= Supplied material =
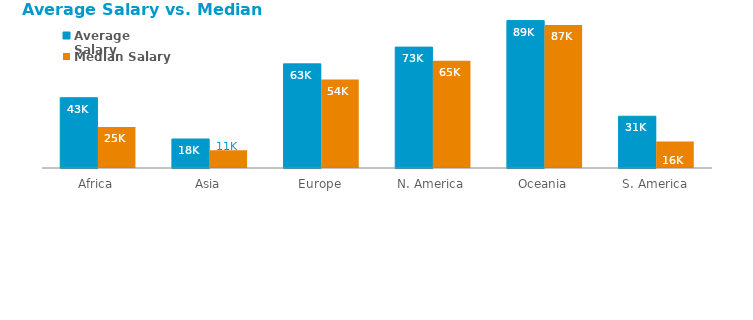
| Category | Average Salary | Median Salary |
|---|---|---|
| Africa | 42576.189 | 24864 |
| Asia | 17575.899 | 10685 |
| Europe | 63120.105 | 53591 |
| N. America | 73263.89 | 65000 |
| Oceania | 89331.49 | 86693 |
| S. America | 31366.455 | 16110 |
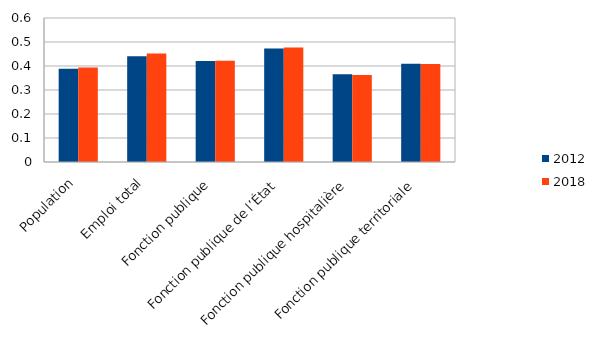
| Category | 2012 | 2018 |
|---|---|---|
| Population | 0.388 | 0.394 |
| Emploi total | 0.441 | 0.452 |
| Fonction publique | 0.421 | 0.421 |
| Fonction publique de l’État | 0.473 | 0.477 |
| Fonction publique hospitalière | 0.366 | 0.362 |
| Fonction publique territoriale | 0.409 | 0.409 |

= Instructions for the task =
Output the listing above in full and exactly, with pictures excluded.

= Task output =
| Category | Average Salary | Median Salary |
|---|---|---|
| Africa | 42576.189 | 24864 |
| Asia | 17575.899 | 10685 |
| Europe | 63120.105 | 53591 |
| N. America | 73263.89 | 65000 |
| Oceania | 89331.49 | 86693 |
| S. America | 31366.455 | 16110 |
| Category | 2012 | 2018 |
|---|---|---|
| Population | 0.388 | 0.394 |
| Emploi total | 0.441 | 0.452 |
| Fonction publique | 0.421 | 0.421 |
| Fonction publique de l’État | 0.473 | 0.477 |
| Fonction publique hospitalière | 0.366 | 0.362 |
| Fonction publique territoriale | 0.409 | 0.409 |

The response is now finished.